Growing consumer demand for more products and smart applications that ease processes has really changed the pace of the IT industry. This has resulted in growing competition among firms to adopt the right technology solutions that can offer them a competitive edge in the market.
Many such solutions have arrived over the years, but one technology trend has become a buzzword across firms over the past couple of years—it’s DevOps!
More than a technology, firms adopting that technology love to call it a culture as it’s the trend that reinvented collaboration between the two key teams of any organization: developers (Dev) and Operations (Ops).
Moreover, technology has been most sought as a one-stop solution for achieving continuous and quality product delivery, faster recovery time and innovation, and most importantly, all in a collaborative environment.
DevOps Adoption Strategy
Four adoption paths best describe an organization’s path to success right from being Inefficient to becoming Leaner in the second stage and Smarter finally:
- Steer Inefficiency: This is the first stage of transition that defines companies’ success through DevOps adoption.

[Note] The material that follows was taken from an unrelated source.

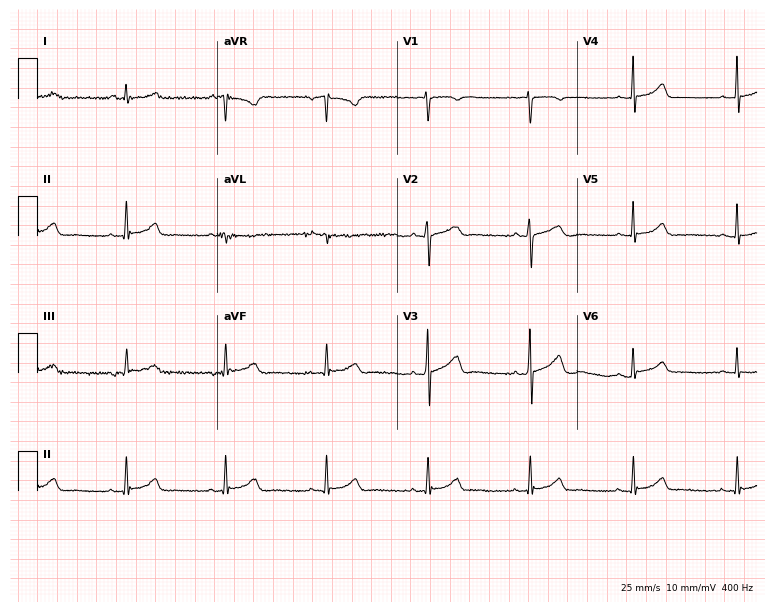
Resting 12-lead electrocardiogram (7.3-second recording at 400 Hz). Patient: a 29-year-old woman. Read as a normal ECG.

At this stage, the organization transforms from process-based to product-based and finally becomes intelligent enough to optimize its processes for further efficiency.
- Develop/Test: The next stage after transformation to a product-based approach is to accelerate the development process and adopt agile methodologies to test. This forms the second stage of transition after DevOps adoption.
- Deploy: Once the pace of development is achieved, the next stage is to make it faster and smarter, which is where Automation steps in. Automation forms the third stage on the path to success through DevOps adoption. Automate the process for transparency, quick release, and ease of further deployment.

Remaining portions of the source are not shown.